[Problem] Copy the data exactly from the line that contains "Szkoła Podstawowa im." through the line that contains "Wilhelm-Raabe-Schule in Lüneburg", keeping both end lines and leaving out everything else.

[Data shown]
---+---

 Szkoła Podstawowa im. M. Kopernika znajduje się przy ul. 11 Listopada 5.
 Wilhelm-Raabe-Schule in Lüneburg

---+---

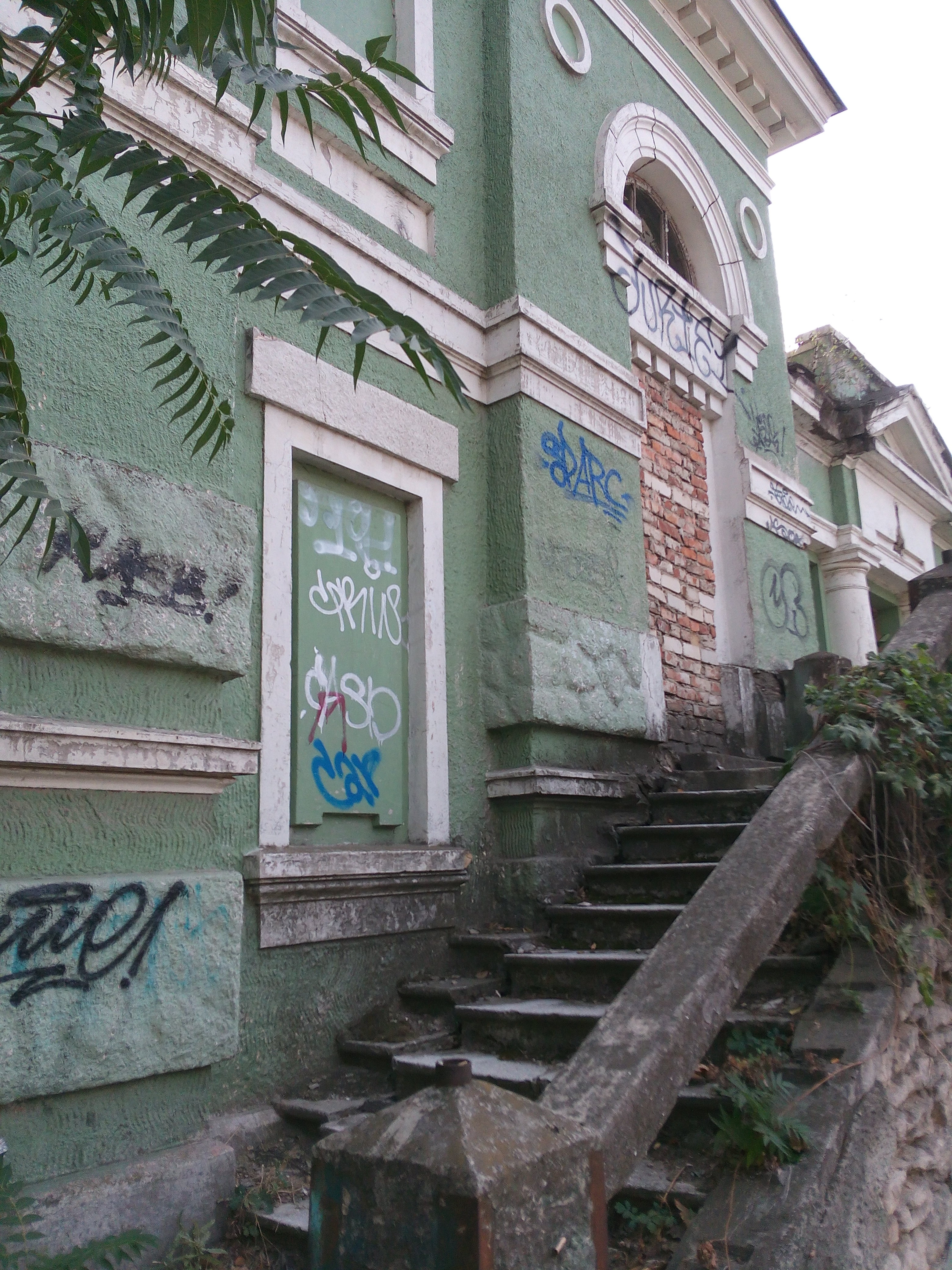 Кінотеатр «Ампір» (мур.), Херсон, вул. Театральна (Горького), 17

---+---

[Exercise response]
 Szkoła Podstawowa im. M. Kopernika znajduje się przy ul. 11 Listopada 5.
 Wilhelm-Raabe-Schule in Lüneburg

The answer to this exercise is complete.